I have noticed that when I hold a small laser pointer close to a surface - my finger-tip, a table, or any other object - there is a distinct and very active halo with myriads of micoscopic, black, closely-packed dots in intense and erratic movement. The similarity to the well-known Brownian movement is striking and it occurred to me that, indeed, this is what is happening.
It has been suggested to me from another source that this is merely dust-motes floating around like the dust particles in a sunbeam or moonbeam (or any other ray of light) but in my opinion the intensity and infinite number of particles preclude such a simple explanation.
p.s. How will I know if my question prompts a reply?
- Selwyn Rose (age 72)
The only thing I can think of is that you may be experiencing the phenomenon of 'floaters' which are bits of flotsam and jetsam in the eyeball itself. I've seen them myself. The laser beam itself shouldn't have any effect per se.
Take a look at http://www.allaboutvision.com/conditions/spotsfloats.htm and see if this is relevant to your experience.

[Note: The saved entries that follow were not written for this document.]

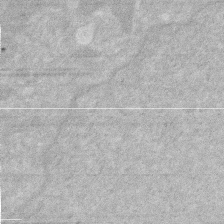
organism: Human
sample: HIV infected U937 cells
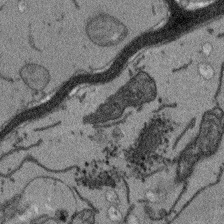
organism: Arabidopsis thaliana
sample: Root tip
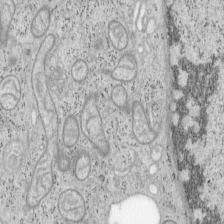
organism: Mouse
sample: OT-I killer T cells with ID8 ovarian cancer cells
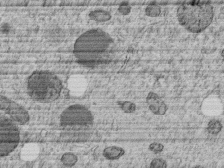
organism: C. elegans
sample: C. elegans embryo early stage
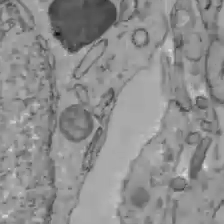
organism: C57BL Mouse
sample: Liver
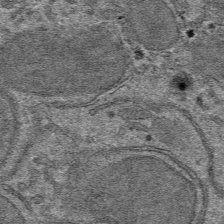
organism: Mouse
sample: Mouse hepatocytes
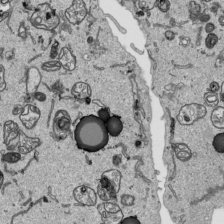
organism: Human
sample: Mitochondria in HCT116 cells
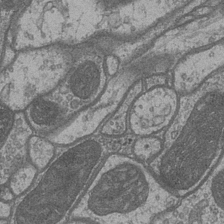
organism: Drosophila
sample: Optic medulla
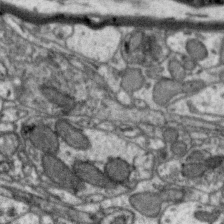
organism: Zebra finch
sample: Brain
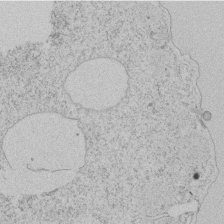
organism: Tetrahymena
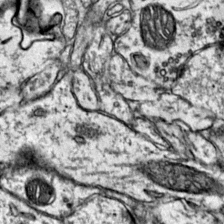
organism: Mouse
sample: Primary visual cortex
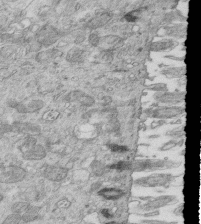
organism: Mouse
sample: Multiciliated cells
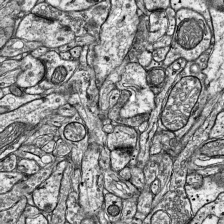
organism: Mouse
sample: Visual Cortex
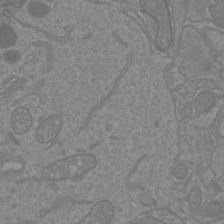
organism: Mouse
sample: Cortical neurons
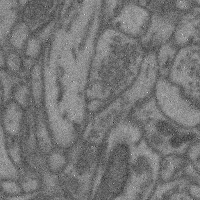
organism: Mouse
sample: Cerebral cortex
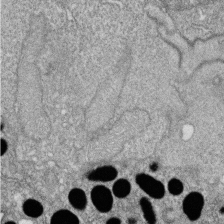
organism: Zebrafish
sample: Cilia; retinal pigment epithelium
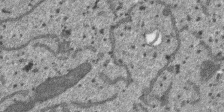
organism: Human
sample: Lung epithelial cells infected with SARS-CoV-2
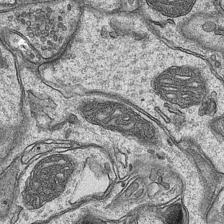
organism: Mouse
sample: CA1 Hippocampus
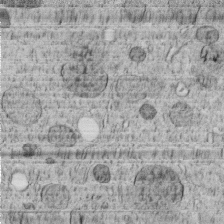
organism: C. elegans
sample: C. elegans embryo early stage
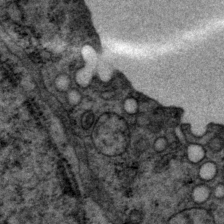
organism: P. pacificus
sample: Pharynx
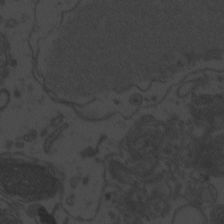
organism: Zebrafish
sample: Macrophage infected with Toxoplasma gondii
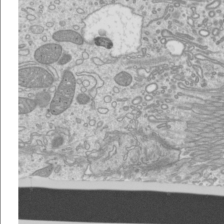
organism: Mouse
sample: Cilia; mouse epididymis
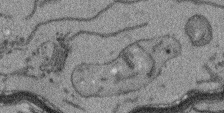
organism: Arabidopsis thaliana
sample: Root tip
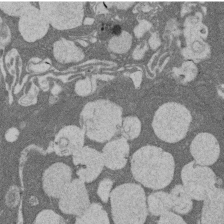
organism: Rat
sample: Salivary granule
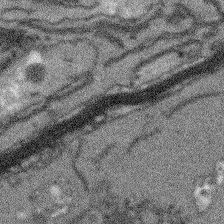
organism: Arabidopsis thaliana
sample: Root tip
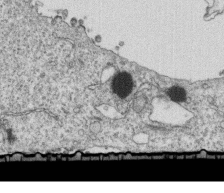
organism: Human
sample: HeLa cell HIV synapse
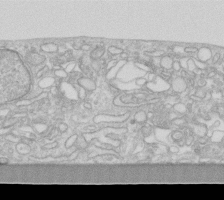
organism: Human
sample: Fibroblast cells
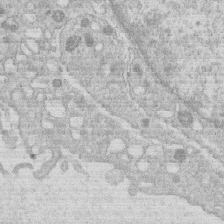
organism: Human
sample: Macrophage cells
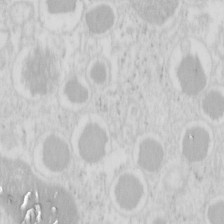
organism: Mouse
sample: Pancreas
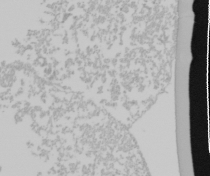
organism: Mouse
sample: Cancer cell death in ED-1 cells
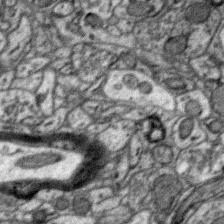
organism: Zebra finch
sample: Brain
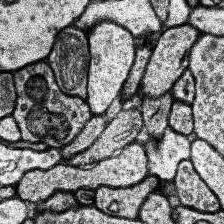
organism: Human
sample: Temporal Lobe

I would guess another phenomenon, although it would help to have a little better picture of what you're seeing. Laser reflections often show an oddly undulating blotchy dark-light pattern. The pattern moves in a strange way as you move your head. This results from coherent interference between the laser light scattered off different things. The light reaching some part of our eye can consist of light following slightly different paths, with the wave-fronts either accidentally adding up or accidentally canceling. An ordinary light source would show a similar effect, but its pattern is changing so rapidly that you just see the blurred-out average, with all the blotches removed. Mike W.